Oleh: Nur Kholis S.S., M.I.Kom.

 

Pada tanggal 27-28 Maret 2018 lalu, Saya mengikuti JNK (Jambore Nasional Komunikasi) di Universitas Negeri Jakarta dan Universitas Indonesia. Jambore yang sudah diadakan kedua kalinya ini diselenggarakan oleh ASPIKOM, Asosiasi Pendidikan Tinggi Ilmu Komunikasi Korwil Jabodetabek. JNK adalah pertemuan para akademisi yang mewadahi dosen dan mahasiswa Ilmu Komunikasi untuk saling bertukar informasi dan pikiran melalui forum diskusi dan kompetisi. Forum diskusi diselenggarakan melalui call for paper dan seminar nasional bertema “Optimalisasi Sinergi Prodi Ilmu Komunikasi Dengan Industri Era Digital” sementara forum kompetisi yang rata-rata diperuntukkan bagi mahasiswa dirupakan dengan lomba pembuatan iklan layanan masyarakat, news presenter, fotoografi dll. Membanggakan, Jambore nasional yang diketuai oleh Ibu Amel dari Vocational Education Program Universitas Indonesia ini sukses digelar, terbukti dengan antusiasme para akademisi se-Indonesia yang turut serta dalam call for paper dan beragam kompetisi yang diselenggarakan.

Dari berbagai macam hal menarik yang ada di JNK 2018, perhatian saya tertuju pada materi yang disampaikan oleh perwakilan Direktorat Pembelajaran Kementrian Ristekdikti Republik Indonesia, Ibu Dr. Ir. Paristianti Nurwardani. Pemaparan beliau tentang Sinergi Pendidikan Tinggi Ilmu Komunikasi dan Industri berhasil “mengusik” pemahaman peran sosial saya sebagai seorang dosen dan warga negara Indonesia. Betapa tidak? Beliau mengemukakan fakta mencengangkan tentang dua hal, yaitu: era 5.0 yang akan segera tiba dan kritik dari World Bank tentang kompetensi dari sumber daya manusia Indonesia. Saya yakin, Anda-pun juga akan “terusik” dengan fakta tersebut. Sudah siap?

Fakta pertama adalah, di tahun 2030 Indonesia diprediksi akan masuk dalam 7 besar “kekuatan baru” dunia. Hal ini membuat Indonesia harus melakukan persiapan ekstra, termasuk dalam hal menyambut era 5.0, masa di mana otomatisasi robot dan nuklir akan mendominasi dan menggantikan era digital saat ini. Era 5.0 akan berdampak pada pengurangan tenaga kerja manual sebanyak 65% karena digantikan oleh robot. Lalu, bagaimana nasib tenaga kerja manual tersebut? Bisa ditebak, mereka akan tergerus laju kecanggihan teknologi dan bisa jadi tidak akan kebagian “rejeki”. Bersiap dan bersiap. Ya, inilah yang harus dilakukan oleh warga negara Indonesia saat ini. Kita tidak perlu bingung untuk memulai persiapan tersebut dari mana. Fakta kedua yang akan saya paparkan berikutnya bisa dijadikan sebagai batu pijakan untuk melakukan persiapan besar tersebut.
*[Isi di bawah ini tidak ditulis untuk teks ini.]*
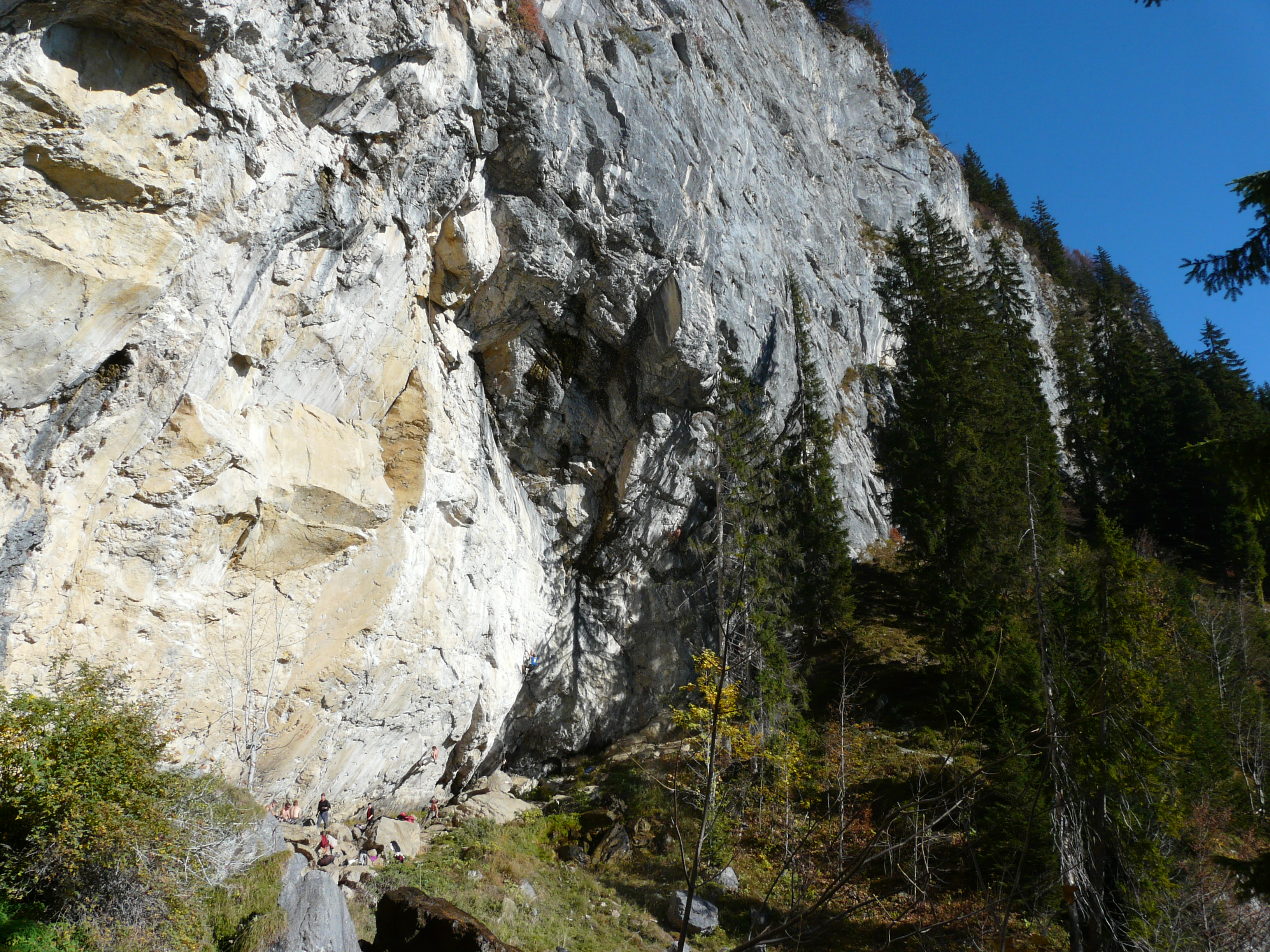 Klettern am (ausnahmsweise wasserlosen) Schleierwasserfall im Kaisergebirge

Fakta kedua yang saya dapatkan dari pemaparan Dr. Paris saat seminar JNK 2018 adalah adanya kritik World Bank tentang minimnya kompetensi warga Indonesia di 4 sektor strategis, yaitu: leadership, English, IT literacy dan writing skill. Sumber daya manusia Indonesia dianggap kurang mempunyai kompetensi yang cukup dalam sektor kepemimpinan, penguasaan Bahasa Inggris, penggunaan teknologi dan kemampuan menulis. 4 kompetensi tersebutlah yang selayaknya dikejar oleh warga Indonesia agar siap hidup di era 5.0. Sebagai dosen dan warga Indonesia tentu saya “terusik” karena 2 fakta tersebut. Pertama, saya “terusik” karena saya sadar betul bahwa kompetensi saya di 4 sektor tersebut sangat butuh ditingkatkan. Kedua, saya “terusik” karena juga mempunyai tanggung jawab yang besar untuk membantu mahasiswa agar menguasai kompetensi serupa. Lalu, mungkinkah saya menjalankan dua peran tersebut secara bersamaan?. Saya memilih untuk “bisa”. Konsep “teamwork” akan menjadi solusi bagi saya dan mahasiswa. Teamwork akan memposisikan kami untuk duduk sama rendah, berdiri sama tinggi sehingga akan tumbuh budaya saling mengisi tanpa melihat posisi. Mari berbenah diri dan menyatukan visi untuk membuktikan kedigdayaan Indonesia di kancah dunia. Jadi, apa Anda sudah siap untuk Era 5.0?.